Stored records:
⁂
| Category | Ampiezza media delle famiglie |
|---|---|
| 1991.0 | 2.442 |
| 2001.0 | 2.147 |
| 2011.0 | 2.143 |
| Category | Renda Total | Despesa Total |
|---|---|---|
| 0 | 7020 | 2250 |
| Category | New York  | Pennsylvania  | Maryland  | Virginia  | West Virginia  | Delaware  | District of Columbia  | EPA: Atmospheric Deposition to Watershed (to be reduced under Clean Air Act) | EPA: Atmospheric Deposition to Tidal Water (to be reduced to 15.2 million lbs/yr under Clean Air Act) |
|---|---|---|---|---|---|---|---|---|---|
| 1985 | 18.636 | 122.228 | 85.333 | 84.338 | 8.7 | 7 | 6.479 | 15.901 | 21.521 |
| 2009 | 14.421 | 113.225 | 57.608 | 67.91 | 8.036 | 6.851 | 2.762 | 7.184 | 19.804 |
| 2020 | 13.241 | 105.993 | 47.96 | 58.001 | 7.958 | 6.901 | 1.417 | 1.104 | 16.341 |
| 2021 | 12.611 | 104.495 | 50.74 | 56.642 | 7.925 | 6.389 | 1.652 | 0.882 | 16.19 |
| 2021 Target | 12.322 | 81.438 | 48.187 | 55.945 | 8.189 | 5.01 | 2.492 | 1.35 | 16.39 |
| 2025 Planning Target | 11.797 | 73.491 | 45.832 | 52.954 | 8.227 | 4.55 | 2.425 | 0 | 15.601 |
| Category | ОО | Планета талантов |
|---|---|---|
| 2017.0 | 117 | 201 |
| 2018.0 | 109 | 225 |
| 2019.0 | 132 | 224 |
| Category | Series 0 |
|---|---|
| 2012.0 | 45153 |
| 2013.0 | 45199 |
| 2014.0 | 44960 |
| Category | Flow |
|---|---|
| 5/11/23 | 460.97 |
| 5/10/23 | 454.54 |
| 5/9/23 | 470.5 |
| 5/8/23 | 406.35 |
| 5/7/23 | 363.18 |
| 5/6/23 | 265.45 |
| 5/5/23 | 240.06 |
⁂
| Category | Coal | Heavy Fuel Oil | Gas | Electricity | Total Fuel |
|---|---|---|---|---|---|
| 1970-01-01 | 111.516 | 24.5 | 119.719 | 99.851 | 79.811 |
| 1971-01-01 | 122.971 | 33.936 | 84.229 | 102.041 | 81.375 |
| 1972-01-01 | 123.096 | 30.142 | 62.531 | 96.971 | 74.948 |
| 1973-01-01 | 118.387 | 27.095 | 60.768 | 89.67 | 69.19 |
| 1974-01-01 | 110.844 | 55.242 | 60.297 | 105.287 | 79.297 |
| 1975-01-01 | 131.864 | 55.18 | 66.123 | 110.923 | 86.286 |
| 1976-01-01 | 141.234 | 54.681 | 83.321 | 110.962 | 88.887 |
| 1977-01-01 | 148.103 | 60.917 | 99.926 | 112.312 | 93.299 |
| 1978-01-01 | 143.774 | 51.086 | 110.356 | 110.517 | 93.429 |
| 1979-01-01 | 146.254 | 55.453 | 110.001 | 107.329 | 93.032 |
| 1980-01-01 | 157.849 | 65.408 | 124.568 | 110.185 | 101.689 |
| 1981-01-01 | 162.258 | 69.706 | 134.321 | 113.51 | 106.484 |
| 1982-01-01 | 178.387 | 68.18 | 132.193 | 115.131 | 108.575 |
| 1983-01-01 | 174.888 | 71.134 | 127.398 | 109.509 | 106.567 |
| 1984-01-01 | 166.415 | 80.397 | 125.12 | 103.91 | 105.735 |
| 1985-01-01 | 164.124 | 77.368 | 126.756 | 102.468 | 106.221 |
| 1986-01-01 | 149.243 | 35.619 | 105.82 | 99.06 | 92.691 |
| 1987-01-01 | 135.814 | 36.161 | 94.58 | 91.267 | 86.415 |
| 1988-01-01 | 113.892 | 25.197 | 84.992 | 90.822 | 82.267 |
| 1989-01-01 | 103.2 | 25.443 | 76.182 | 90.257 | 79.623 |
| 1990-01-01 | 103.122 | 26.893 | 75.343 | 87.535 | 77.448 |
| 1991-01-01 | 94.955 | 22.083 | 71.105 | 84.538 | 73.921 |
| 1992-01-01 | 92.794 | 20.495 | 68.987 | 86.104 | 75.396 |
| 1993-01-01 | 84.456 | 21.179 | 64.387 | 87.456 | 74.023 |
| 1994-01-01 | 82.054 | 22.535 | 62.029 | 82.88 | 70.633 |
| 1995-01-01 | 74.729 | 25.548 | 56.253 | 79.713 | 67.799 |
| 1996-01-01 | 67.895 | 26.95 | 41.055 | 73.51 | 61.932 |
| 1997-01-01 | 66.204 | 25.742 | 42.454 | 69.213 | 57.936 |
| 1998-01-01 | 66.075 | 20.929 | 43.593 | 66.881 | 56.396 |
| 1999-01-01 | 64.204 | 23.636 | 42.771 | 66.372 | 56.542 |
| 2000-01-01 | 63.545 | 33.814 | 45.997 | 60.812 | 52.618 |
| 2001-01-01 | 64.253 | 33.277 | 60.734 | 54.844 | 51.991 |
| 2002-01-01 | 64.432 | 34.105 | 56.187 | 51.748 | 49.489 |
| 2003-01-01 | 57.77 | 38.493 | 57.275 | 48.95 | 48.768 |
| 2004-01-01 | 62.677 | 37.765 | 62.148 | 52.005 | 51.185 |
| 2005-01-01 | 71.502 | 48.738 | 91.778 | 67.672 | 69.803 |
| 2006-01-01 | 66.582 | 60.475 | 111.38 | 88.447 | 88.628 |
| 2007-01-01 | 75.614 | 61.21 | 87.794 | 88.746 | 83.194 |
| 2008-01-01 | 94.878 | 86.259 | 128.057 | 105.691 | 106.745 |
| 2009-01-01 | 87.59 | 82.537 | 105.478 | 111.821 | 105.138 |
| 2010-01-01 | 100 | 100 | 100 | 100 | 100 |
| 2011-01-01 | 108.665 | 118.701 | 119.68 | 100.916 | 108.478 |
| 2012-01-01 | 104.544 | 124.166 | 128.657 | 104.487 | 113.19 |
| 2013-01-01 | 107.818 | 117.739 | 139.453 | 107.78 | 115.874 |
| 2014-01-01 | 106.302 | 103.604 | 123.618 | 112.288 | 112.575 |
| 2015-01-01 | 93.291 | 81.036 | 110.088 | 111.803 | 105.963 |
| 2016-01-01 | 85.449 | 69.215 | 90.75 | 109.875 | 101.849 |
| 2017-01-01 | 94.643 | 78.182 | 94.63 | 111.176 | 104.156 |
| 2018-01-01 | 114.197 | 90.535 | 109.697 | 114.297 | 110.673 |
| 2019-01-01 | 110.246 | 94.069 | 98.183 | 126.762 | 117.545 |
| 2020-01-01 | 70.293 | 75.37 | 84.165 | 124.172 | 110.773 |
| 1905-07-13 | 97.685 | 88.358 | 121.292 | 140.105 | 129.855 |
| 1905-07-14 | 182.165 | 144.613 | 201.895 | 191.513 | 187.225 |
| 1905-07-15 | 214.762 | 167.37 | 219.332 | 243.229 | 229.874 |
⁂
What you are asked to do → In the records above, locate the lines holding the word "Target". Copy each of them.

Problem solution →
| 2021 Target | 12.322 | 81.438 | 48.187 | 55.945 | 8.189 | 5.01 | 2.492 | 1.35 | 16.39 |
| 2025 Planning Target | 11.797 | 73.491 | 45.832 | 52.954 | 8.227 | 4.55 | 2.425 | 0 | 15.601 |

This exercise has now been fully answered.